Speaker: Mingshuai Chen
Abstract: This talk addresses the problem of inferring a hybrid automaton from a set of input-output traces of a hybrid system exhibiting discrete mode switching between continuously evolving dynamics. Existing approaches mainly adopt a derivative-based method where (i) the occurrence of mode switching is determined by a drastic variation in derivatives and (ii) the clustering of trace segments relies on signal similarity – both subject to user-supplied thresholds. In this talk, I present a derivative-agnostic approach, named Dainarx, to infer nonlinear hybrid systems where the dynamics are captured by nonlinear autoregressive exogenous (NARX) models. Dainarx employs NARX models as a unified, threshold-free representation through the detection of mode switching and trace-segment clustering. We show that Dainarx suffices to learn models that closely approximate a general class of hybrid systems featuring high-order nonlinear dynamics with exogenous inputs, nonlinear guard conditions, and linear resets. Experimental results on a collection of benchmarks indicate that our approach can effectively and efficiently infer nontrivial hybrid automata with high-order dynamics yielding significantly more accurate approximations than state-of-the-art techniques.

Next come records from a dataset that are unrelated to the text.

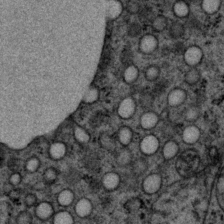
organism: P. pacificus
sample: Pharynx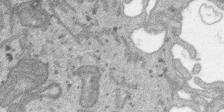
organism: Human
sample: Lung epithelial cells infected with SARS-CoV-2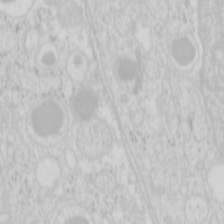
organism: Mouse
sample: Pancreas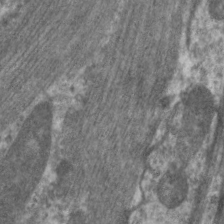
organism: C. elegans
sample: Pharynx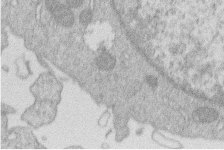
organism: Human
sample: Macrophage cells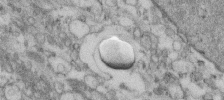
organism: Human
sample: Centriole in fibroblast cells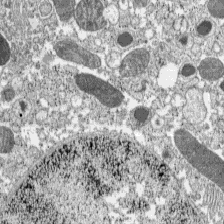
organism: C57BL Mouse
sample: Pancreatic islet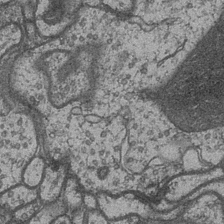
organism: Drosophila
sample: Optic medulla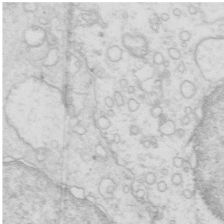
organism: Mouse
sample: Multiciliated cells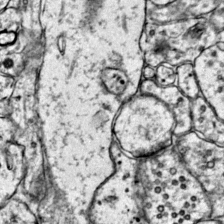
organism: Mouse
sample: Primary visual cortex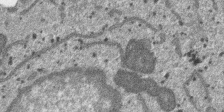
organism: Human
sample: Lung epithelial cells infected with SARS-CoV-2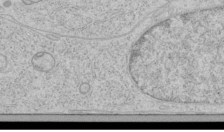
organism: Human
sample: Mitochondria in HCT116 cells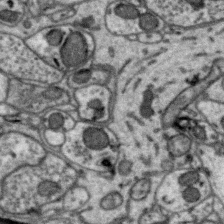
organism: Zebra finch
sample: Brain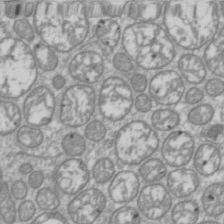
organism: Drosophila
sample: Cell division; meiosis; drosophila spermatocytes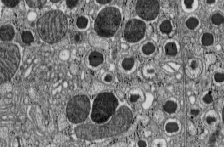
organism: C57BL Mouse
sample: Pancreatic islet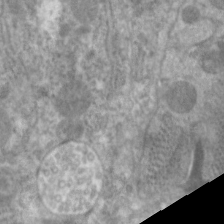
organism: C. elegans
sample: Pharynx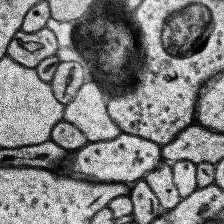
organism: Human
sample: Temporal Lobe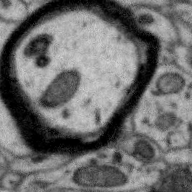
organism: Zebra finch
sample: Brain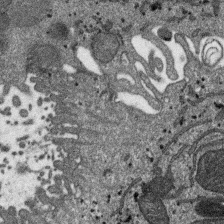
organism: Human
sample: Lung epithelial cells infected with SARS-CoV-2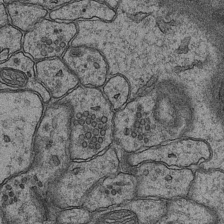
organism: Mouse
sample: CA1 Hippocampus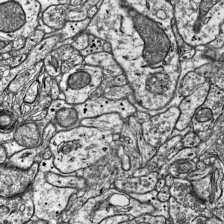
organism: Mouse
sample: Visual Cortex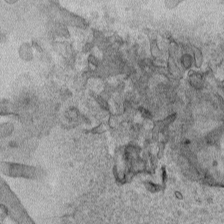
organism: Human
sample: Mitochondria in HCT116 cells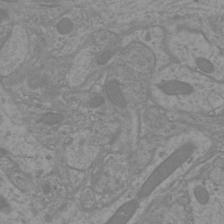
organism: Mouse
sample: Cortical neurons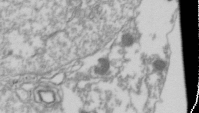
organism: Drosophila
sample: Cell division; meiosis; drosophila spermatocytes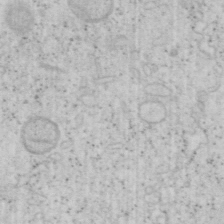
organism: Human
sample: HeLa cells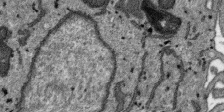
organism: Human
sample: Lung epithelial cells, uninfected (mock) control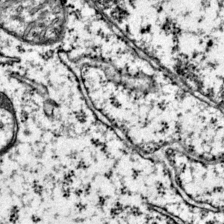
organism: Mouse
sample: Primary visual cortex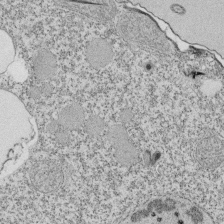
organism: Tetrahymena
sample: Cilia in tetrahymena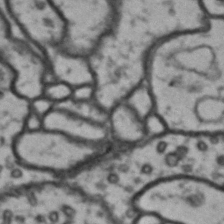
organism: Drosophila
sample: Brain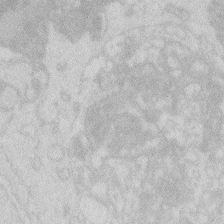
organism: Zebrafish
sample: Macrophage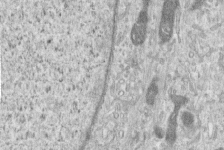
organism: Human
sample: Centriole in RPE cells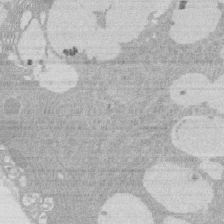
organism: Rat
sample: Salivary granule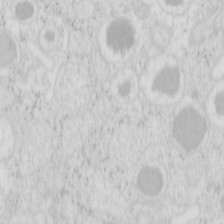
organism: Mouse
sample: Pancreas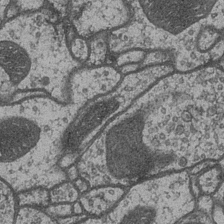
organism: Drosophila
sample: Optic medulla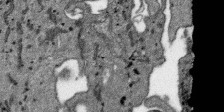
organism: Human
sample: Lung epithelial cells, uninfected (mock) control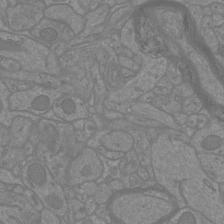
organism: Mouse
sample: Cortical neurons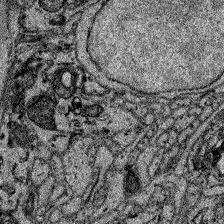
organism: Zebrafish
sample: Larval olfactory bulb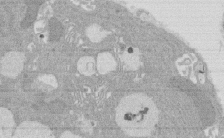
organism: Rat
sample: Salivary granule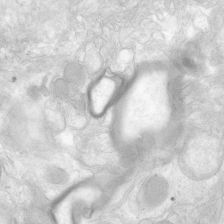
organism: Human
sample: Neocortex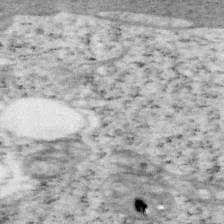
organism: Mouse
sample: OT-I killer T cells with ID8 ovarian cancer cells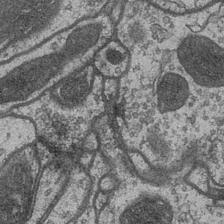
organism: Drosophila
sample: Optic medulla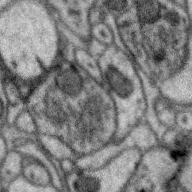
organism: Zebra finch
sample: Brain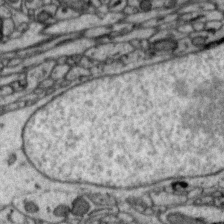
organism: Zebra finch
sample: Brain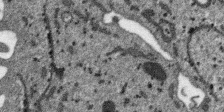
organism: Human
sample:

Bio: Mingshuai Chen is an Assistant Professor leading the Formal Verification Group at Zhejiang University (ZJU), Hangzhou, China. Prior to joining ZJU, he worked as a Postdoctoral Researcher at RWTH Aachen University in Germany. In 2019, he received the Ph.D. degree in computer science from the Institute of Software, Chinese Academy of Sciences. Mingshuai Chen’s research interests include formal verification, synthesis, programming theory, and cyber-physical systems, broadly construed in theoretical aspects of computer science. He has co-authored peer-reviewed papers at flagship journals/conferences including Inf. Compt., IEEE Trans. Automat. Contr., OOPSLA, CAV, FM, ASPLOS, IJCAR, TACAS etc. He was the awardee of the Distinguished Paper Award at ATVA 2018, Best Paper Award at FMAC 2019, and the CAS-President Special Award in 2019. Mingshuai Chen is the recipient of the NSFC Excellent Young Scientists Fund Program (Overseas), which is known as one of the most prestigious grants for young researchers across China. His research results have been partially applied in the verification of control programs of the Chinese lunar lander Chang’e-3 and the Chinese high-speed railway system.